Therefore, in this study, an in vivo heat-stimulated mouse model and an in vitro heat-stimulated TM4 cell model were used to carry out experiments, which were validated by a series of experiments, and also, the markedly enriched Hippo signaling route was detected. The Hippo pathway was implicated in the modulation of apoptosis and cell scorching. The apoptosis and cell scorching-related indicators were detected, and it was found that heat stress may activate the Hippo signaling pathway to induce apoptosis and cell scorching in support cells of TM4.
All SPF-grade male ICR mice used in this experiment were purchased from Skbex Biotechnology Co., Ltd. (Anyang, Henan, China). The experimental mice were categorized into normal and heat-stimulated groups, with three mice within each experimental treatment group; the experiment was repeated three times. All mice were fed normally until two months for subsequent experiments. The experimental mice were kept on a normal diet in an animal room environment of 20°C–26°C, with a maximum temperature difference of less than or equal to 4°C, relative humidity of 40%–70%, ventilation greater than or equal to 15 times/h, and 12 h light and 12 h dark photoperiod. Permission for this study was obtained from the Laboratory Animal Management and Ethics Committee of Bengbu Medical College.
TM4 cell lines were purchased from Wuhan Procell Life Sciences Company (Procell, Wuhan, China). The TM4 cells were plated in Dulbecco’s modified Eagle medium/nutrient mixture F-12 medium (Gibco, New York, USA) complemented with 5% horse serum (Procell), 2.5% fetal bovine serum, and 1% penicillin-streptomycin (Beyotime, Shanghai, China). The cells were acclimated in a cell culture incubator set at 37°C and 5% CO2.
The scrotal heat excitation experiments were performed on mice using the hot water bath method as follws: first, we configured 0.01 mL/g of 5% chloral hydrate (Macklin, Shanghai, China) and turned on the 43°C and 33°C water baths for 1 h. The body weight of mice was measured and male ICR mice of similar body size were categorized into two groups to prepare for the heat stress experiment; mice were anesthetized sequentially according to the measured body weight at an injection volume of 10 µL/g 5% chloral hydrate. The scrotum of anesthetized mice was exposed to a water bath for 25 min at 33°C for the control group, 43°C for the high-temperature group as per the earlier published method (Akintayo et al., 2020), and 43°C for the hyperthermia group. The mice were sacrificed 24 h after testicular heat exposure, and finally, the testes and epididymis were isolated from the mice for histological examination and RNA isolation.

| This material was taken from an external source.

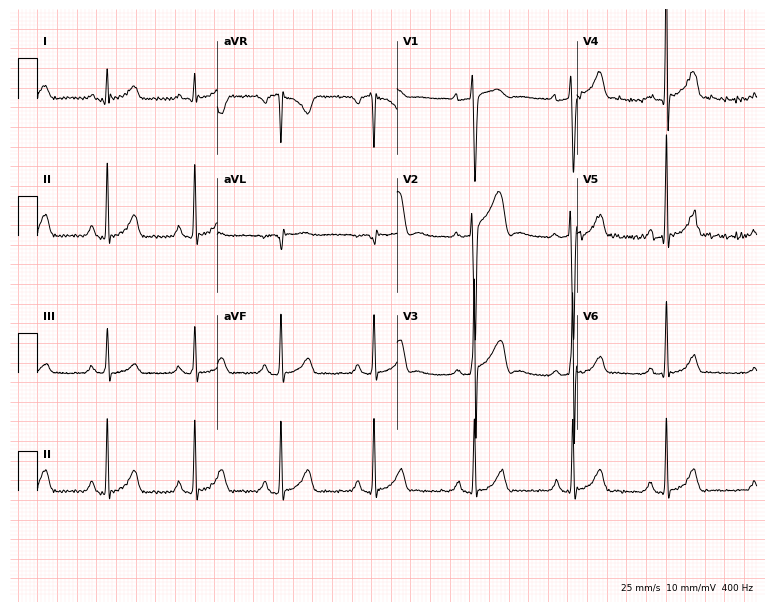
12-lead ECG (7.3-second recording at 400 Hz) from a male patient, 23 years old. Labelled as a normal ECG.

Paraffin sections prepared from the mouse testes obtained in Step 1 were used for terminal deoxynucleotidyl transferase dUTP nick-end-labeling (TUNEL) experiments. First, the sections were dewaxed by soaking for 10 min each in xylene I (Macklin) and xylene II, and then hydrated with gradient ethanol (100% × 5 min, 100% × 3 min, 9% × 3 min, 85% × 3 min, 70% × 3 min, 50% × 3 min). The slides were washed once with 0.85% NaCl solution and again with phosphate buffer saline (PBS; Procell) solution, and the tissue was fixed on the slides using 4% paraformaldehyde (Macklin) for 15 min. After fixing, the slides were washed twice with PBS for 5, and then 100 µL of 20 μg/mL proteinase K (Beyotime) was added to each slide near the tissue for 15 min at room temperature. Following the addition of proteinase K, the tissue was washed twice with PBS for 5 min, and the TUNEL reaction mix was prepared strictly according to the ratio of the instructions (Beyotime). A total of 50 μL TUNEL reaction solution was added dropwise to each sample, and then the sections were placed into the dark box covered with tin foil and incubated at 37°C for 60 min. After incubation, the samples were washed thrice with PBS for 5 min, and 50 μL of DAPI (Beyotime) staining solution was added dropwise to the sample and allowed to stain for 1 min. After staining, the samples were washed twice with PBS for 5 min; then, the slices were sealed with anti-fluorescence quenching sealing solution and observed under a fluorescence microscope (Zeiss, Oberkochen, Germany).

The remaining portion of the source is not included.